In [1]:
import warnings
warnings.filterwarnings('ignore')

import numpy as np

### 1. 데이터 읽기
- MovieLens 100K 데이터는 3가지 파일로 구성
    1. 사용자 데이터: u.user
    2. 영화에 대한 데이터: u.item
    3. 영화 평점 데이터: u.data

In [98]:
# 사용자 u.user 파일을 DataFrame으로 읽기 (사용자 데이터)
import os
import pandas as pd

base_src = 'data/'
u_user_src = os.path.join(base_src, 'u.user')

u_user_cols = ['user_id', 'age', 'sex', 'occupation', 'zip_code']

users = pd.read_csv(u_user_src, 
                   sep='|', 
                   names = u_user_cols,
                   encoding = 'latin-1'
                  )
users = users.set_index('user_id')
users.head()

Unnamed: 0_level_0,age,sex,occupation,zip_code
user_id,Unnamed: 1_level_1,Unnamed: 2_level_1,Unnamed: 3_level_1,Unnamed: 4_level_1
1,24,M,technician,85711
2,53,F,other,94043
3,23,M,writer,32067
4,24,M,technician,43537
5,33,F,other,15213


In [99]:
# u.item 파일을 읽기 (영화 정보)
u_item_src = os.path.join(base_src, 'u.item')

u_item_cols = ['movie_id', 'title', 'release date', 'video release date', 'IMDB URL', 'unknown', 'Action', 
               'Adventure', 'Animation', 'Children\'s', 'Comedy', 'Crime', 'Documentary', 'Drama', 'Fantasy', 
               'Film-Noir', 'Horror', 'Musical', 'Mystery', 'Romance', 'Sci-Fi', 'Thriller', 'War', 'Western']
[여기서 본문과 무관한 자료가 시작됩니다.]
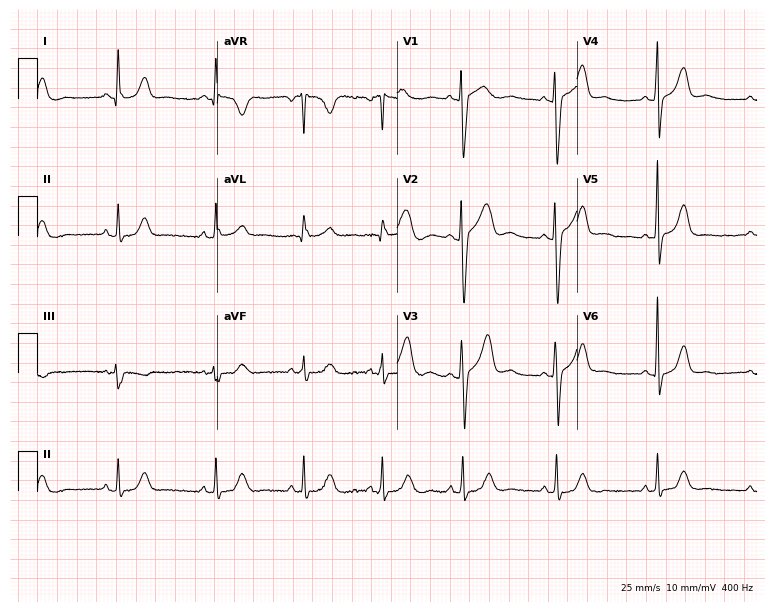
ECG — a female patient, 46 years old. Labelled as a normal ECG.
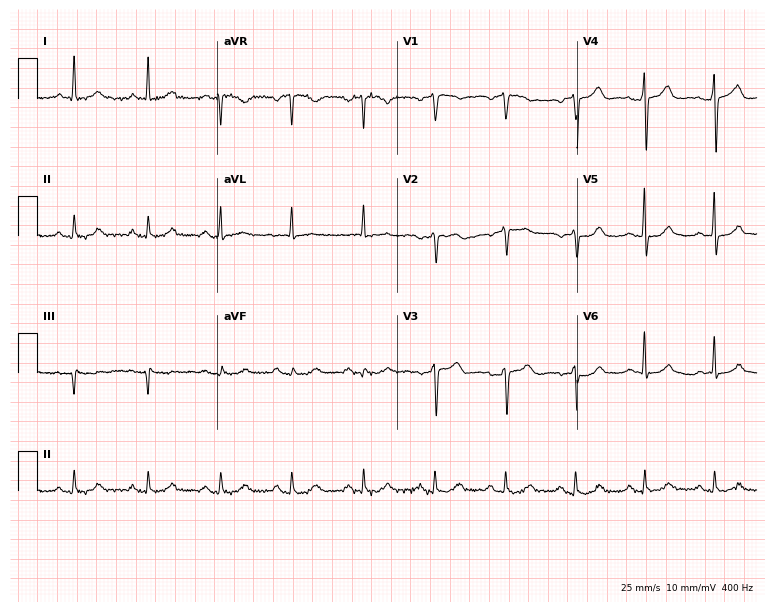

movies = pd.read_csv(u_item_src,
                    sep = '|',
                    names = u_item_cols,
                    encoding = 'latin-1'
                   )

movies = movies.set_index('movie_id')

movies.head()

Unnamed: 0_level_0,title,release date,video release date,IMDB URL,unknown,Action,Adventure,Animation,Children's,Comedy,...,Fantasy,Film-Noir,Horror,Musical,Mystery,Romance,Sci-Fi,Thriller,War,Western
movie_id,Unnamed: 1_level_1,Unnamed: 2_level_1,Unnamed: 3_level_1,Unnamed: 4_level_1,Unnamed: 5_level_1,Unnamed: 6_level_1,Unnamed: 7_level_1,Unnamed: 8_level_1,Unnamed: 9_level_1,Unnamed: 10_level_1,Unnamed: 11_level_1,Unnamed: 12_level_1,Unnamed: 13_level_1,Unnamed: 14_level_1,Unnamed: 15_level_1,Unnamed: 16_level_1,Unnamed: 17_level_1,Unnamed: 18_level_1,Unnamed: 19_level_1,Unnamed: 20_level_1,Unnamed: 21_level_1
1,Toy Story (1995),01-Jan-1995,,http://us.imdb.com/M/title-exact?Toy%20Story%2...,0,0,0,1,1,1,...,0,0,0,0,0,0,0,0,0,0
2,GoldenEye (1995),01-Jan-1995,,http://us.imdb.com/M/title-exact?GoldenEye%20(...,0,1,1,0,0,0,...,0,0,0,0,0,0,0,1,0,0
3,Four Rooms (1995),01-Jan-1995,,http://us.imdb.com/M/title-exact?Four%20Rooms%...,0,0,0,0,0,0,...,0,0,0,0,0,0,0,1,0,0
4,Get Shorty (1995),01-Jan-1995,,http://us.imdb.com/M/title-exact?Get%20Shorty%...,0,1,0,0,0,1,...,0,0,0,0,0,0,0,0,0,0
5,Copycat (1995),01-Jan-1995,,http://us.imdb.com/M/title-exact?Copycat%20(1995),0,0,0,0,0,0,...,0,0,0,0,0,0,0,1,0,0


In [100]:
# 사용자 u.data 파일을 DataFrame으로 읽기 (평점 데이터)
u_data_src = os.path.join(base_src, 'u.data')
u_data_cols = ['user_id', 'movie_id', 'rating', 'timestamp']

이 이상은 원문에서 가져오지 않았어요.